Designing drug dosing regimens using mathematical models of cancer is one way to address the problem of personalized dosing. Scholars have been studying mathematical models of cancer since their inception. Scholars strive for accurate mathematical models of tumors because mathematical modeling can be used to understand the changing processes of many complex problems. Mathematical models of cancer propose specific indicators to evaluate the progression of the disease, such as the quantity of tumor cells [
7] or the size of the tumor [
8], and they also model additional biological indicators that can affect the tumor’s progression or that are pertinent to the patient. The statistics have shown that the results of mathematical models are frequently congruent with the results of clinical trials. In order to create the best medicine dosing regimens, we will use these mathematical models, which have been tested and have high economic value. Patients may be provided various doses of chemotherapy drugs based on the equipment and knowledge of the local medical institution. On the basis of the Riccati Equation, Cimen et al. [
9] proposed an ideal optimization method for optimizing the medicine dose. Johanna et al. [
10] proposed a controller based on linear state feedback, in which the tumor volume can be constantly decreased up to the final stable state. Batmani et al. [
11] introduced a patient state feedback-based particular controller that determines the ideal dosage of chemotherapy medications by choosing the proper states and weights in the cost function. Valle et al. [
12] devised individual-specific treatment protocols based on LaSalle’s invariance principle, and used the localization method of compact invariant sets to determine the upper and lower bounds of cell populations. In order to stop the growth of tumors, Sharifi M. et al. [
13] proposed a compound adaptive controller. Shindi et al. [
14] proposed a method that combines swarm intelligence algorithms and optimal control to eliminate tumors. Singha [
15] proposed to apply the Adomian decomposition method to solve the optimal control problem, and numerically analyzed the solution of the mathematical model. Das et al. [
16] established a theory based on quadratic control to optimize medicine dose in treating patients in a way that minimizes toxic damage. Dhanalakshmi et al. [
17] used the Gronwall inequality and Lyapunov stability to develop an optimal controller for cancer that can effectively cope with fuzzy mathematical models.
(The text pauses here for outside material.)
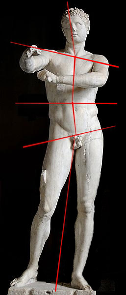 Contrapposto lines at Apoxyomenos Pio-Clementino

However, open-loop control methods, which are frequently used in treatment protocols developed using mathematical theory, demand exact mathematical models to produce outstanding outcomes [
18,
19]. In order to generate treatment protocols, the mathematical models must satisfy a number of theorems. These problems determine that using these methods in a clinical situation diminishes their effectiveness [
8]. Moreover, many treatment regimens require patients to take chemotherapy medications on a daily basis without taking into account a particular amount of rest time, i.e., intermittent dosing; and, finally, the minimal dose of chemotherapy drugs is impacted by the equipment of the local health facilities, and may not achieve the best results for some dosing regimens. We therefore need a method that can generate a treatment plan with acceptable efficacy for multiple discrete doses.
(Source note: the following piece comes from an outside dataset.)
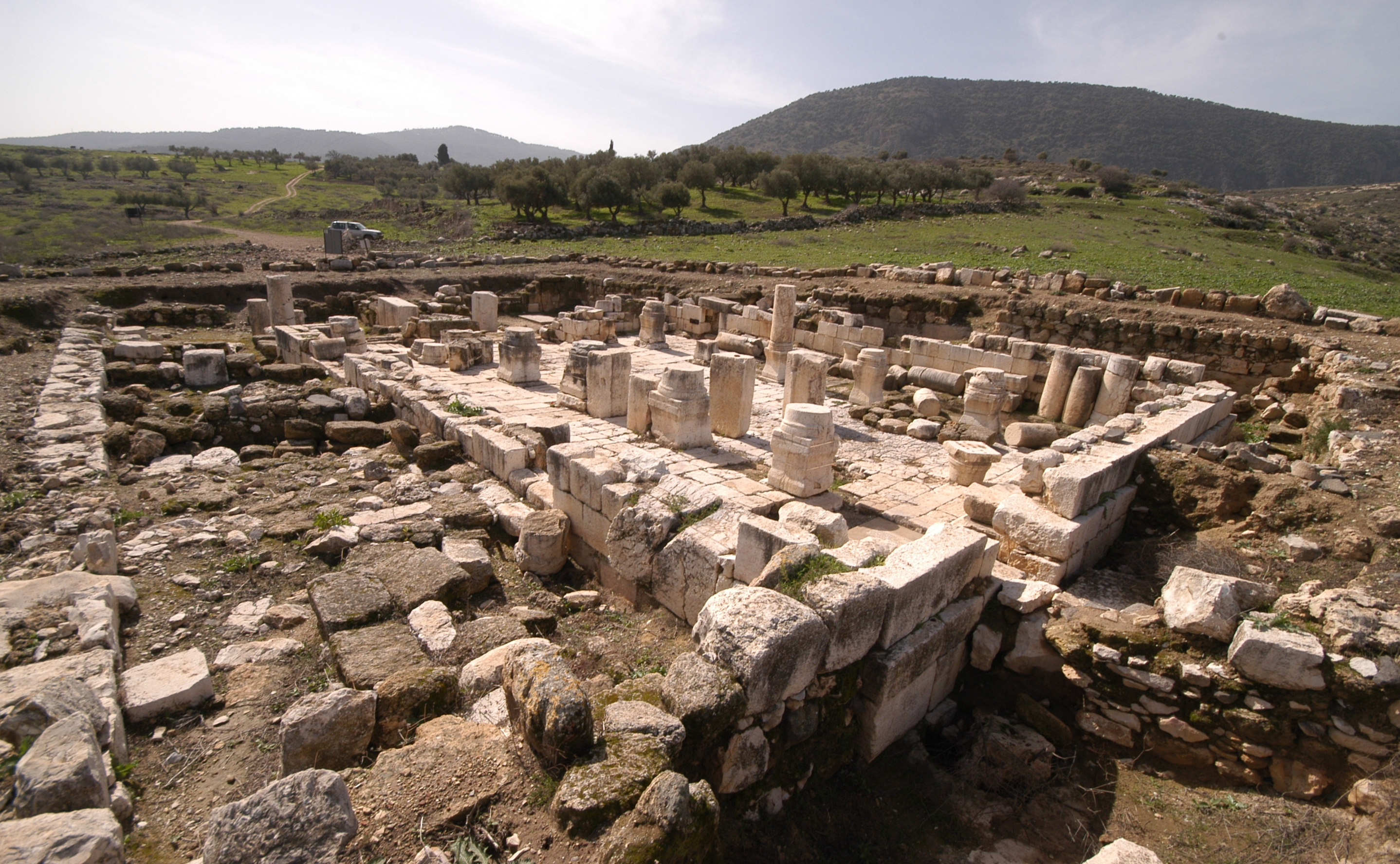 בית הכנסת של קהילת מרות - בית הכנסת הוא מהמאה ה-4, ימי חיבור התלמוד, והושלם במאה ה-7. חזית הבניין הייתה בדרום והיא קושטה באבנים מעוטרות.

Artificial intelligence is becoming a part of everyday life thanks to the information era. Among these, reinforcement learning (RL) is a well-liked technology with applications in a variety of industries, including game playing [
20], autonomous vehicles [
21], and network deployment optimization [
22], among others. A group of methodological frameworks for learning, predicting, and making decisions are referred to as RL. If a problem can be formulated as a sequential choice problem or transformed into one, RL can either solve it or offer a better suitable solution. Because it continuously seeks better feedback or lessens negative input, RL is well suited to solving sequential challenge [
23]. Eventually, this results in a pattern of activities that optimizes the cumulative reward. Other machine learning algorithms tend to evaluate only the current best solution, whereas RL considers the long-term reward and is not limited to the current optimal solution, making it more suitable for real-world applications. The personalized dosage is a sequential decision problem, where RL chooses various actions depending on the environment to treat patients with various physical states and biological indicators in order to maximize the long-term benefits.
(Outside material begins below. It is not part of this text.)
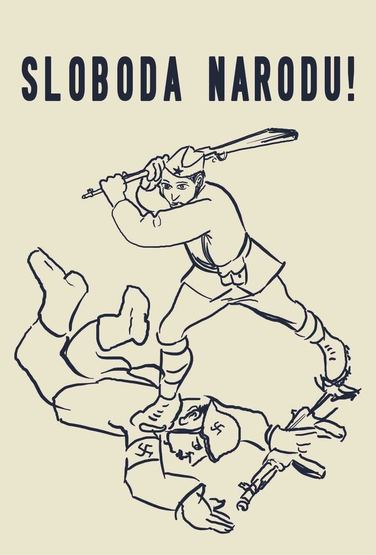 Propagandni plakat hrvatskih partizana

With the use of this characteristic, dynamic treatment regimens may be created that accurately adjust drug dosages in response to the patient’s many biological indicators, the patient’s underlying disease, and the change of the patient’s cancer status. For individualized medicine dosing, RL has been deeply researched. Zhao et al. [
24] first applied RL to chemotherapeutic drug dose optimization based on mathematical models of tumors, and placed restrictions on drug toxicity. Padmanabhan et al. [
25] defined the state of the tumor based on the number of tumor cells, developed the appropriate treatment plan for the patient using the Q-learning algorithm, and reduced the toxicity caused by the drug by adjusting the maximum dose of the drug. In order to optimize the use of temozolomide, Yauney et al. [
26] added an extra reward to the RL framework, using the extra reward to constrain the toxicity of the treatment protocol. Yazdjerdi et al. [
8] used the Q-learning algorithm to administer patients’ daily doses of anti-vascular treatment medication, which lowered the tumor volume and the endothelial volume of the tumor. Zade et al. [
27] validated the high efficacy of the treatment regimen produced by the algorithm by using the Q-learning algorithm to optimize the timing and dose of temozolomide, comparing it with state-of-the-art traditional treatments. Ebrahimi et al. [
28] used the RL framework to design the optimal strategy for radiation therapy, and validated the effectiveness of the controller using the case of non-small cell lung cancer. Adeyiola et al. [
29] proposed to model tumors using Markov decision-making to optimize drug doses; this method of modeling has some subjective elements and may not objectively evaluate the patient’s status. Chamani et al. [
30] proposed conservative Q-Learning (CQL) for determining the initial drug dose and evaluating the final drug dosage using clinical experience of professionals.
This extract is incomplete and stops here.